Into the wild, male al botteghino americano, ma già vincitore del Golden Globe per la migliore canzone (Guaranteed di Eddie Wedder, leader dei Pearl Jam) e nominato per due oscar (quello per il miglior attore non protagonista, Hal Holbroock e quello per il montaggio) è un drammatico avventuroso diretto da Sean Penn che narra la storia del viaggio alla ventura e degli incontri di un giovane ventiduenne interpretato da Emile Hirch. Nel cast anche Vince Vaughn.

A due anni di distanza esce il nuovo film di Rob Reiner (noto a tutti per i film Harry ti presento Sally e Misery non deve morire), che torna a dirigere Jack Nicholson (dopo Codice d’onore) in Non è mai troppo tardi, una pellicola che mescola il genere drammatico con la commedia e l’avventura, in cui spicca nel cast anche Morgan Freeman.
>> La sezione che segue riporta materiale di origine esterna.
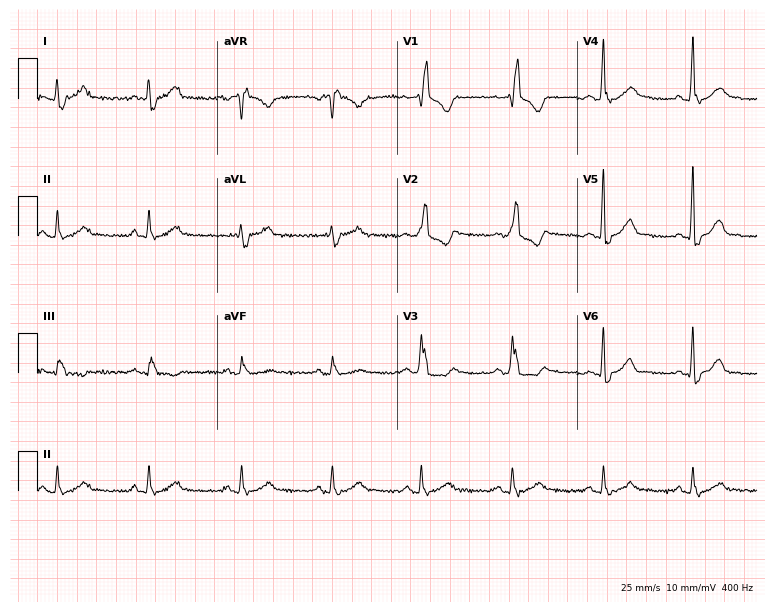
Electrocardiogram, a 61-year-old male patient. Interpretation includes right bundle branch block (RBBB).
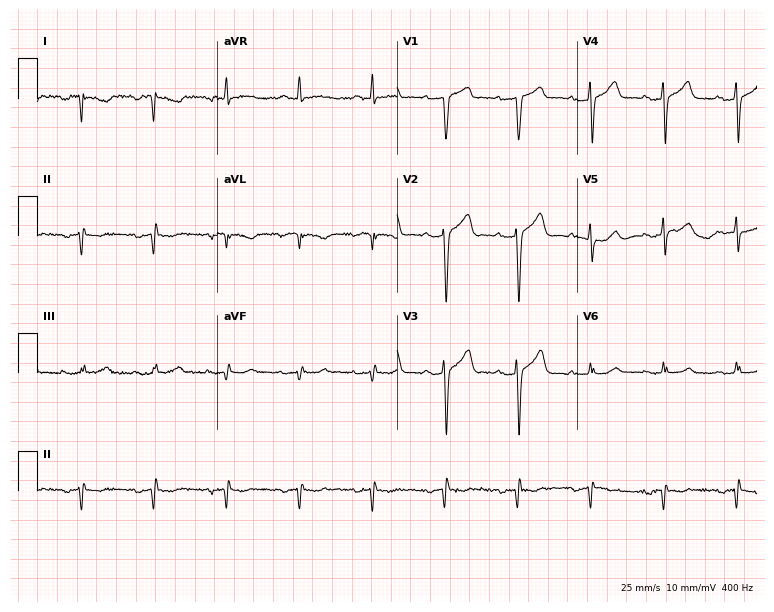
12-lead ECG from a 61-year-old man. Screened for six findings — first-degree AV block, right bundle branch block, left bundle branch block, sinus bradycardia, atrial fibrillation, sinus tachycardia — none is recorded. Only these six findings were labelled.
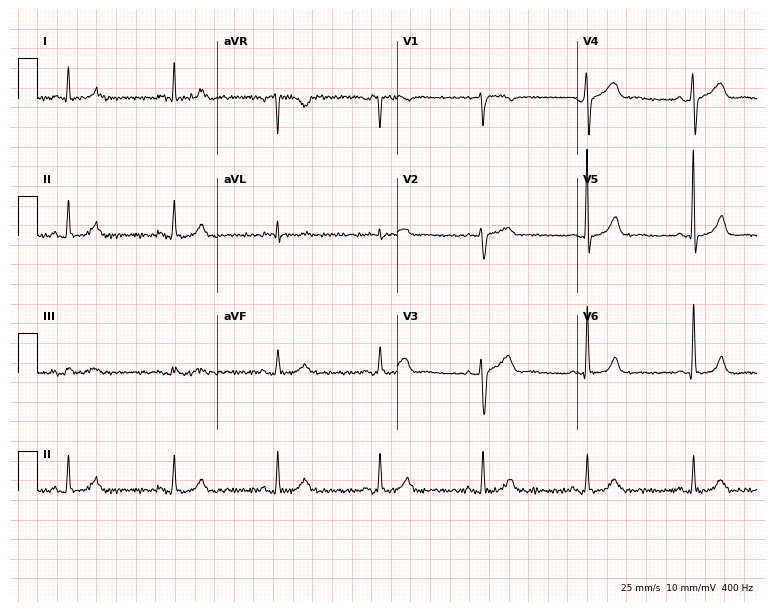
Electrocardiogram, a man, 56 years old. Of the six screened findings (first-degree AV block, right bundle branch block, left bundle branch block, sinus bradycardia, atrial fibrillation, sinus tachycardia), none is recorded. Findings outside these six are not listed.
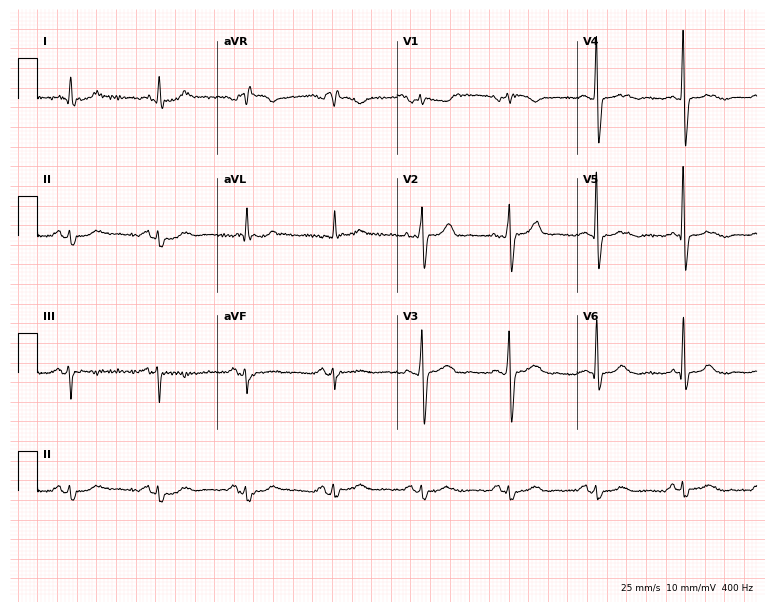
Standard 12-lead ECG recorded from a male patient, 51 years old. None of these six findings is recorded: first-degree AV block, right bundle branch block, left bundle branch block, sinus bradycardia, atrial fibrillation, sinus tachycardia. Other findings, if any, are not listed.
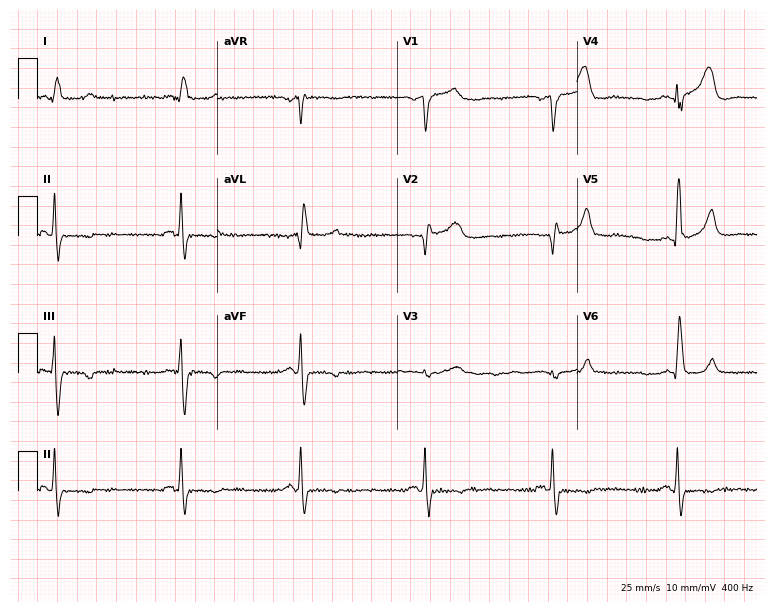
ECG — a 72-year-old male. Findings include right bundle branch block, left bundle branch block.
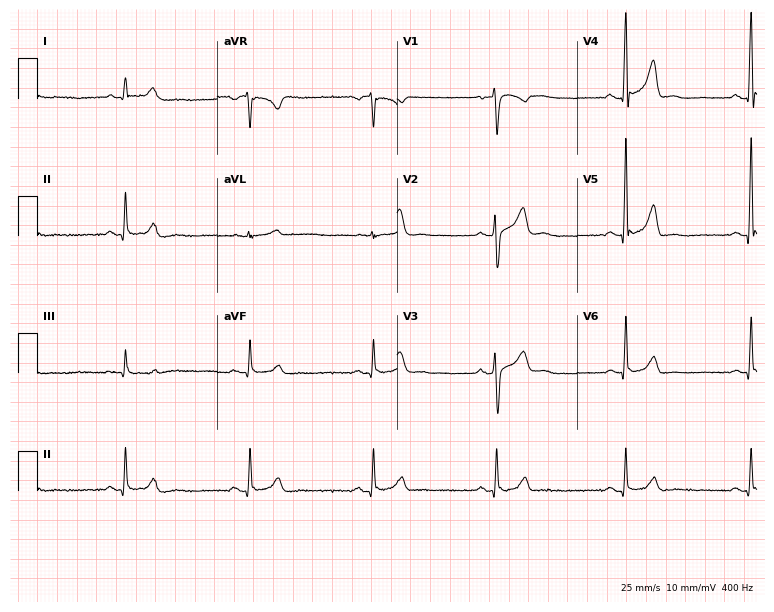
12-lead ECG from a male, 46 years old. Shows sinus bradycardia (a sinus rate of 50 beats per minute or less).
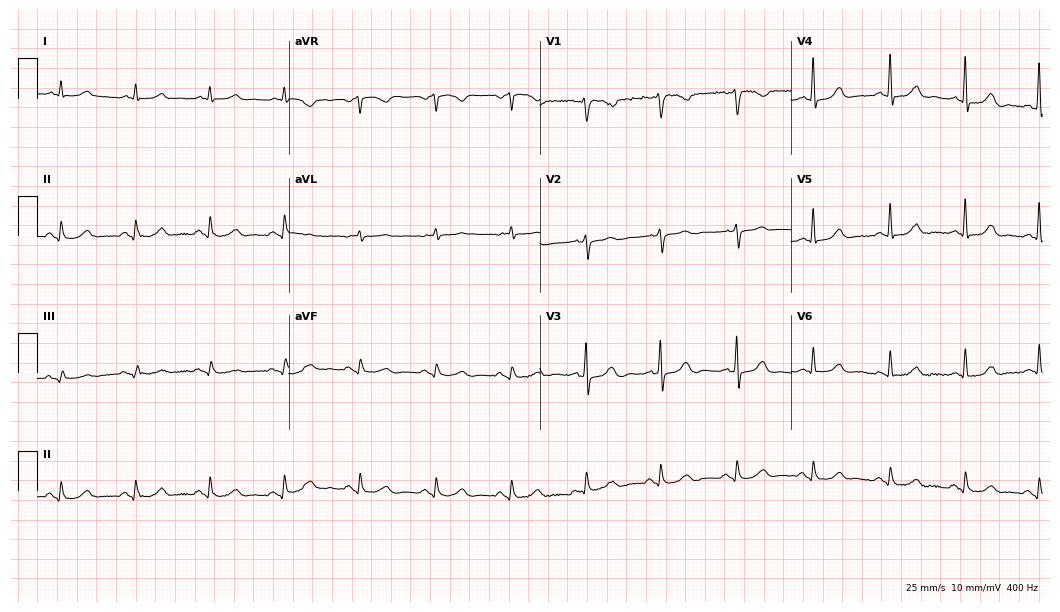
ECG (10.2-second recording at 400 Hz) — a 72-year-old male. Labelled as a normal ECG.
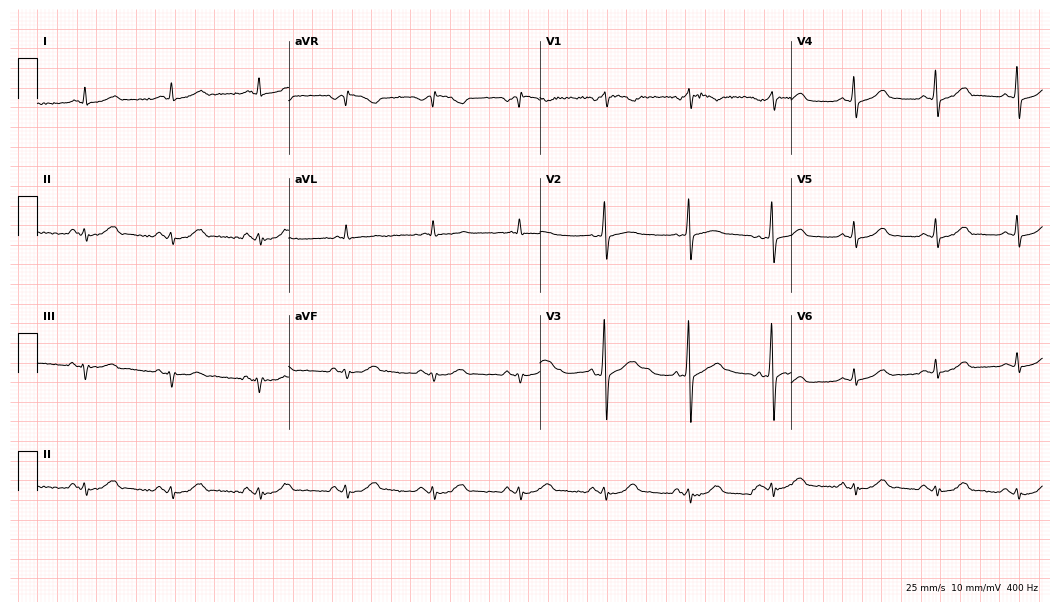
Resting 12-lead electrocardiogram (10.2-second recording at 400 Hz). Patient: an 80-year-old male. Read as a normal ECG.
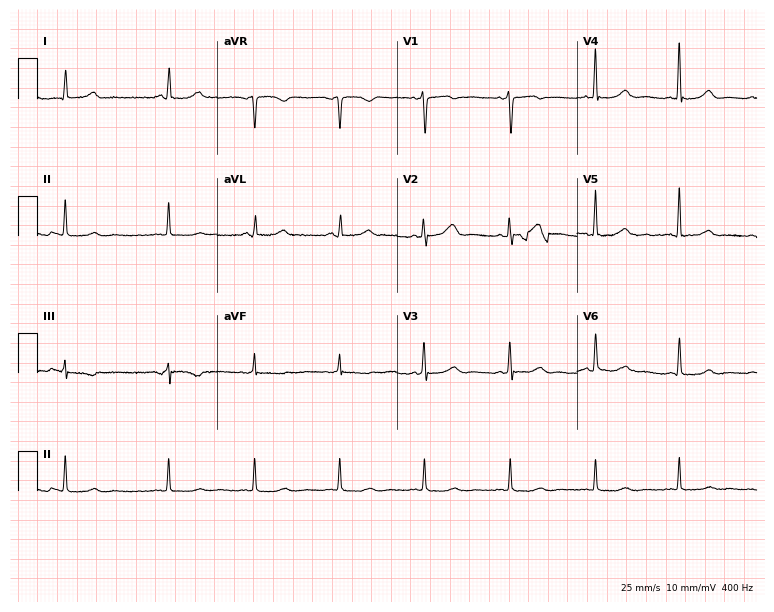
Resting 12-lead electrocardiogram (7.3-second recording at 400 Hz). Patient: a female, 41 years old. None of these six findings is recorded: first-degree AV block, right bundle branch block (RBBB), left bundle branch block (LBBB), sinus bradycardia, atrial fibrillation (AF), sinus tachycardia.
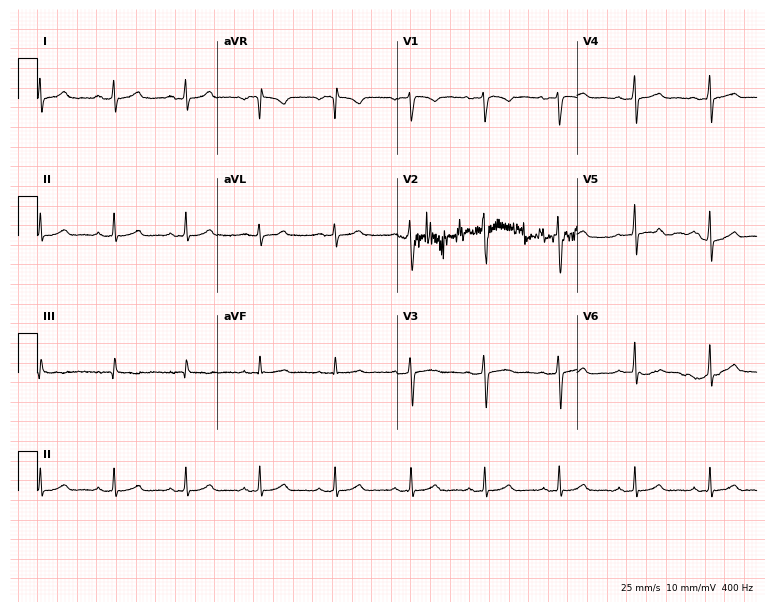
ECG (7.3-second recording at 400 Hz) — a 36-year-old female patient. Labelled as a normal ECG.
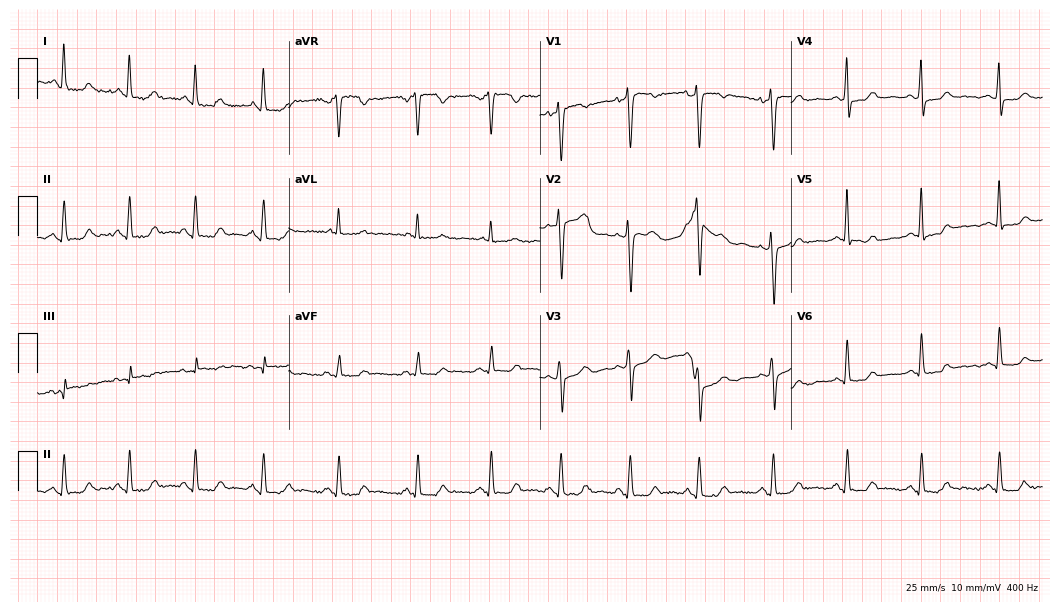
Standard 12-lead ECG recorded from a female patient, 38 years old (10.2-second recording at 400 Hz). None of these six findings is recorded: first-degree AV block, right bundle branch block (RBBB), left bundle branch block (LBBB), sinus bradycardia, atrial fibrillation (AF), sinus tachycardia.
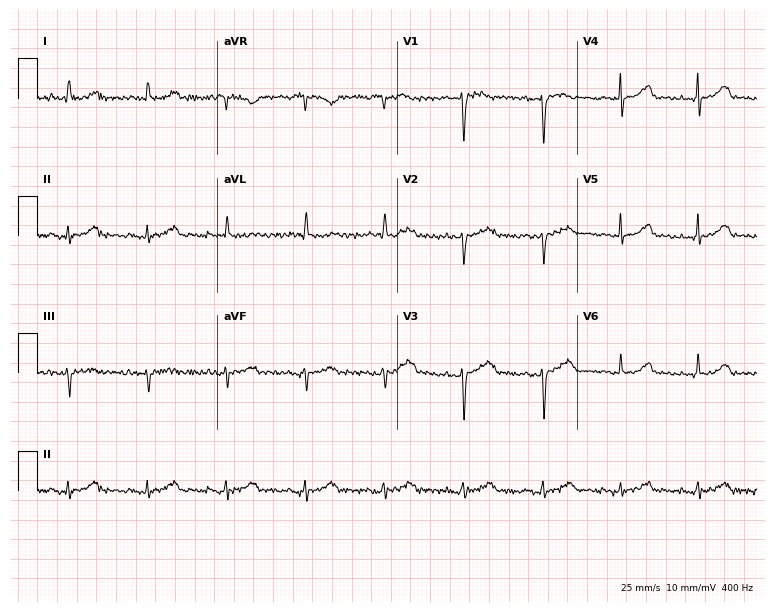
Electrocardiogram (7.3-second recording at 400 Hz), a 75-year-old woman. Of the six screened findings (first-degree AV block, right bundle branch block, left bundle branch block, sinus bradycardia, atrial fibrillation, sinus tachycardia), none is recorded.
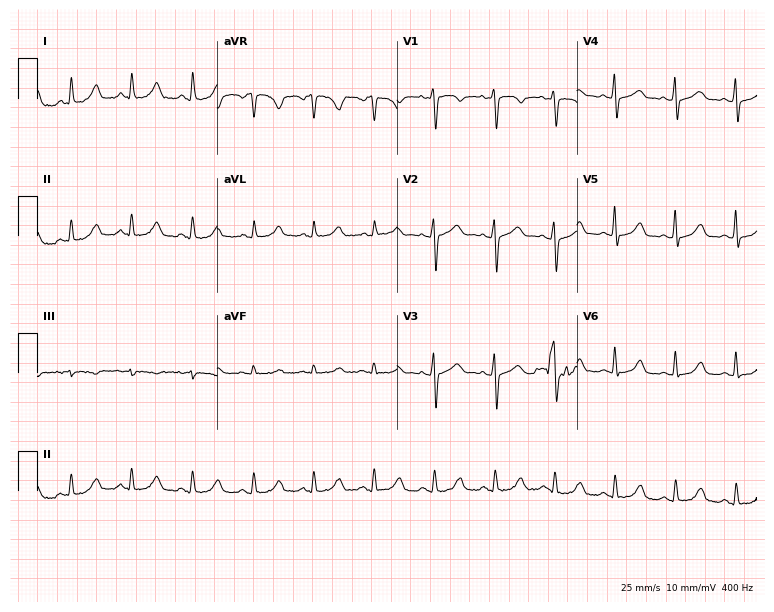
ECG (7.3-second recording at 400 Hz) — a 33-year-old female patient. Screened for six findings — first-degree AV block, right bundle branch block (RBBB), left bundle branch block (LBBB), sinus bradycardia, atrial fibrillation (AF), sinus tachycardia — none is recorded.
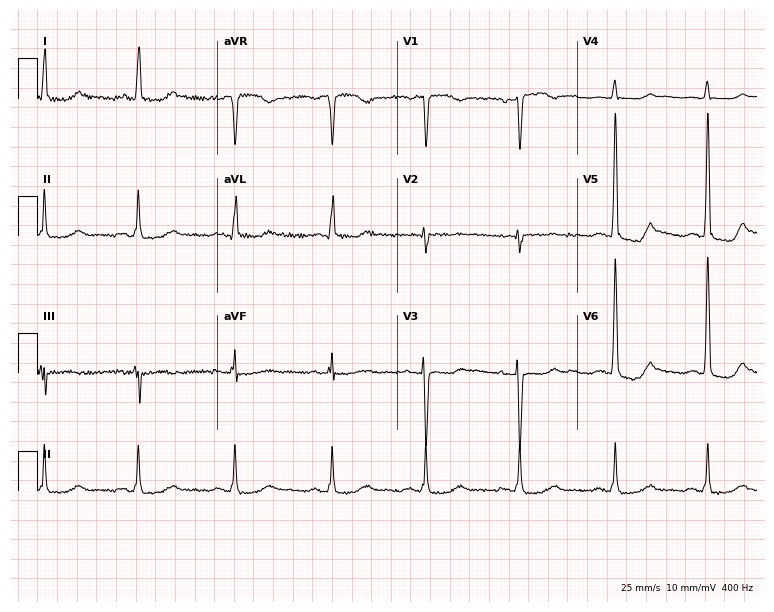
12-lead ECG from a woman, 46 years old (7.3-second recording at 400 Hz). No first-degree AV block, right bundle branch block, left bundle branch block, sinus bradycardia, atrial fibrillation or sinus tachycardia recorded for this tracing.
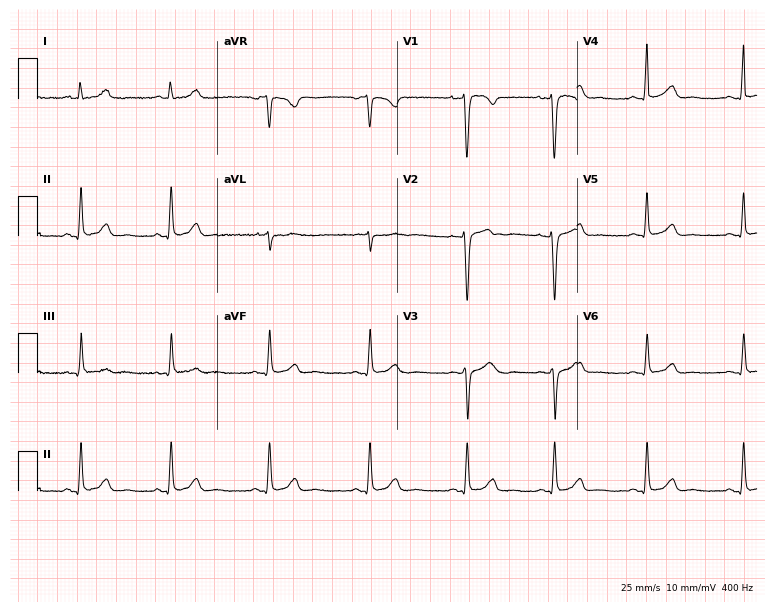
Standard 12-lead ECG recorded from a 32-year-old woman. Read as a normal ECG.
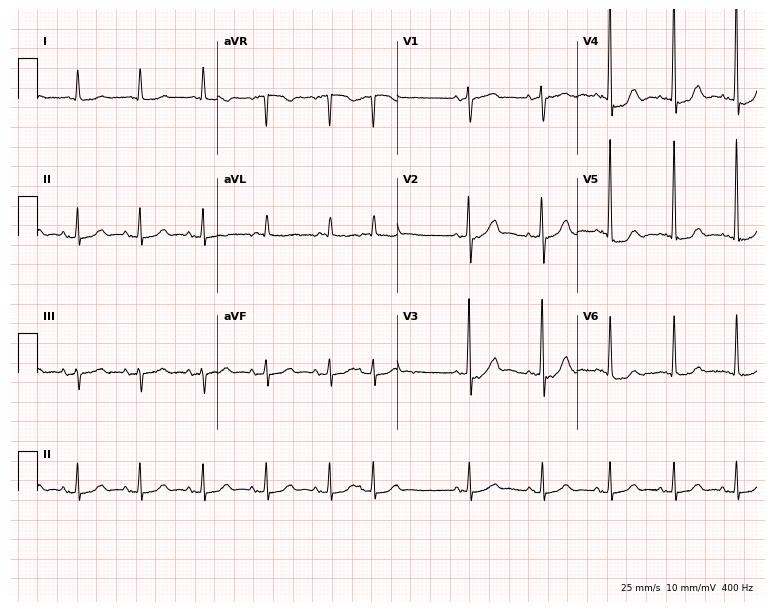
12-lead ECG from a female, 84 years old (7.3-second recording at 400 Hz). Recorded interpretation: within normal limits.

Insieme, i due protagonisti, malati terminali di cancro, intraprenderanno un viaggio per realizzare tutto ciò che nella loro vita non sono riusciti a realizzare.

Torna dopo anni di assenza dalla macchina da presa anche Tamara Jenkins con La famiglia Savage, la commedia drammatica di un fratello e una sorella che, dopo anni che non si vedono, si riuniscono per accudire il padre malato.

Continua la guerra fra gli Alien e i Predator, in Alien Vs Predator 2, questa volta senza Raul Bova, che curiosamente vediamo protagonista nello stesso weekend cinematografico. Il film, un mix fra fantascienza e horror, diretto dai fratelli Strause (noti per gli effetti speciali di titoli del calibro de I fantastici 4 e The Day After Tomorrow), al loro esordio, non dovrebbe proporre nulla di nuovo.

Esordio alla regia anche per Federico Moccia, che con il suo Scusa ma ti chiamo amore, ammicca all’universo giovanile con, come sembrerebbe dal trailer, testi semplici quasi da stupidi, il bravissimo Raul Bova, che non capisco perché abbia accettato il ruolo (forse il miracolo dei soldi) e l’esordiente Michela Quattrociocche. Il film di genere romantico, un po’ notte prima degli esami per l’età presunta dei protagonisti, un po’ ultimo bacio per l’età e la sindrome di Peter Pan del protagonista rischia, ahimè, di fare grandi risultati ai botteghini.

Non credo che avrà la stessa fortuna, concludendo, l’altro film italiano in uscita questo weekend, il drammatico Hotel Meina, dell’esperto regista e produttore Carlo Lizzani, che narra fatti veramente accaduti alla fine della seconda guerra mondiale, protagonisti un gruppo di ebrei e un gruppo di soldati nazisti.

A voi la scelta. Buon cinema e buon weekend!

Commenti (4)

  1. Di questi film me ne piacciono 3,ovviamente i primi tre scritti!
    Mr.Magorium è fantastico e Dustin Hoffman come sempre il migliore!
    Come non andare a vedere il film con Nicholson e Freeman, sarebbe un grave errore.
    Infine Into the wild di Penn.. da guardare con calma e attenzione.
    Il resto nemmeno li calcolo, non sono il mio genere.

  2. Oddio!!! finalmente un film di moccia!! non vedevo l’ora!!!!!

  3. Vabbene ragazzi, allora, cosa devo vedere? Chi ne ha visto già qualcuno? Gill?

    Giulio ti odio.

  4. Finalmente è arrivato l’atteso film di Moccia Federico,quello dei lucchetti,quello che ha fatto imbrattare tutti i muri di Roma con io e te 3msc,quello che fa errori orografici e sbaglia a coniugare i verbi;e adesso…beh non poteva mancare all’appello la storia d’amore tra una di 17 anni e uno di 40 con i soldi.Con questo film manderà dallo psicologo(ma purtroppo gia ci vanno) tutti i ragazzi, perchè le 17enni non gliela daranno più…poveracci!Ragazzi ribellatevi vi prego…ah dimenticavo non portate la vostra ragazza a vedere il film o saranno cazzi vostri!!!